Josepha Fabianna Kodis (1865 – 1940), was a Polish philosopher, psychologist and women's rights activist, who advocated for women's emancipation and equal rights. She was a co-organizer of the People's University for Polish emigrants in the St. Louis, Missouri. In Minsk, she organized the Free Polish University and public library.

== Life and work ==
Josepha Krzyżanowska was born on 19 April 1865 on the Załucze estate in Nowogrodek west of Minsk, into a Polish landowning and clergy family in Belarus. Her parents, Erazm Krzyżanowski and Zofia Kozielska, had become impoverished as a result of the confiscation of their property after the unsuccessful November and January uprisings of 1863/1864 against the Russian Empire.

In 1881, she passed the state teacher's examination and after her father died she began to work as a private teacher in Lithuania. In 1886 she went to Geneva, Switzerland to study and a year later she moved to Zurich, to study philosophy. She received her doctorate in 1893 from Richard Avenarius in Zurich on the doctrine of "empirical criticism" or empirio-criticism as the first female doctoral student in psychology. In Zurich, she found herself in the circle of students gathered around the Walka Klas magazine published in Geneva by Stanisław Mendelson. The circle was called "Olympus" and was formed by young people with socialist views: Zofia Poznańska, Feliks Daszyński, Stanisława Popławska and her husband, Maria Kozłowska, Aleksander Tupalski, Gabriel Narutowicz, Joanna Billewicz, Teodor Kodis, Aleksander Dębski and Barbora Burbaitė.

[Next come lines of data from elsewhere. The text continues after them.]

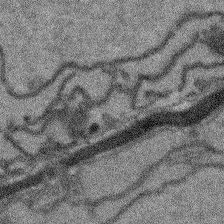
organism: Arabidopsis thaliana
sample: Root tip
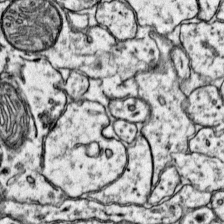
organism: Mouse
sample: Primary visual cortex
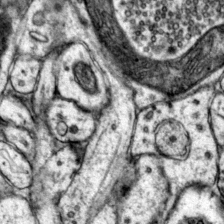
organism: Mouse
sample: Primary visual cortex
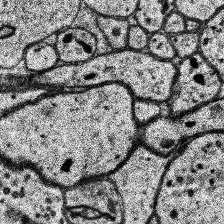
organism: Human
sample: Temporal Lobe
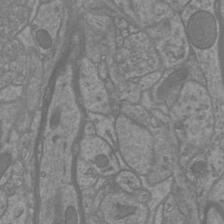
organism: Mouse
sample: Cortical neurons
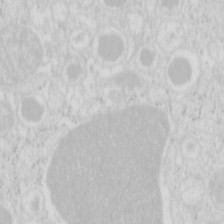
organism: Mouse
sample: Pancreas

According to the writer Gerhart Hauptmann, Josepha was the model for the 24-year-old Anna Mahr in his play Lonely People (1890). Josepha was a fellow student and friend of Gerhart's brother Carl Hauptmann (who became a writer himself). In the play, the main character, who is based on Carl Hauptmann, is alienated from his previous life and family. As a result of a visit by Anna Mahr, who is described as extremely fascinating and intellectually stimulating, Carl ultimately commits suicide.

=== Marriage ===
In 1889, Josepha Krzyżanowska married Teodor Kodis (1861-1917) who was a doctor from Lithuania and studied medicine in Leipzig, Strasbourg and Zurich. He was also an activist associated with the socialist left. In 1894 Josepha followed her husband to St. Louis, Missouri. There, she was involved in an association of Poles in America and organized a people's university for Polish immigrants. She continued her research activities and published articles in scientific journals in Europe and the United States.

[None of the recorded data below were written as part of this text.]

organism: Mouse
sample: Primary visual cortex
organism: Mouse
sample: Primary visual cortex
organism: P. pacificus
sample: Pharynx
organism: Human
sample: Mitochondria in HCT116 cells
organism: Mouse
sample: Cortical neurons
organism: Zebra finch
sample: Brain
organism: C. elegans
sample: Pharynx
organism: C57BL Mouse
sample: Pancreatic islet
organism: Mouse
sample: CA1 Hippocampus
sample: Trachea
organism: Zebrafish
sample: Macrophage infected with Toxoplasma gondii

=== Free Polish University ===
In 1901 she returned to her native Poland with her husband and daughter and settled again in Minsk. There she continued her scientific work and at the same time actively campaigned for the emancipation and equal rights of women. She was also involved in the pacifist movement and organized extensive educational activities for the Polish population of Minsk. From 1907 on, she taught at the Free Polish University (Wolna Wszechnica Polska). This was an underground school for the popular education of Poles in the Russian Empire until 1906. It was primarily intended for Polish women, who had been banned from entering universities in the Russian Empire since 1863.

After her husband's death in 1918, she moved to Warsaw. There she worked during the years 1919 to 1921 as a librarian in the Ministry of Public Works. From 1921 to 1930 she was an employee of the Warsaw City Council.

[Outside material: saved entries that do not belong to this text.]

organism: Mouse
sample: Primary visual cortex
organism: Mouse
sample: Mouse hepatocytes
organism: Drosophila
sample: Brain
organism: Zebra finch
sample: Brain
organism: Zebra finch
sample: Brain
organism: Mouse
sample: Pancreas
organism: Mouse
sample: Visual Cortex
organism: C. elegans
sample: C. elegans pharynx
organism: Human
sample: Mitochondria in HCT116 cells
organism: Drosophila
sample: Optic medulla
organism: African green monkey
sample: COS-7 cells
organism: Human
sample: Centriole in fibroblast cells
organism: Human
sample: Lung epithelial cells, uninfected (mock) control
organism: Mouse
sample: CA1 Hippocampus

Josepha died in Warsaw on 30 December 1940 and was buried in the Służew New Cemetery on Wałbrzyska Street.

== Family ==
Her daughter, Zofia Kodis-Freyer (1899-1992) was a painter and weaver. Josepha's sister Ewa Krzyżanowska was the wife of the politician and first Polish President Gabriel Narutowicz.

== Selected publications ==
- Kodis, J. (1894). Zur Analyse des Apperceptionsbegriffes. Philosophical Review, 3(a).
- Kodis, J. (1896). Richard Avenarius.
- Kodis, J. (1898). Der Emfindungsbegriff auf empiriokritischer Grundlage betrachtet. Philosophical Review, 7(a).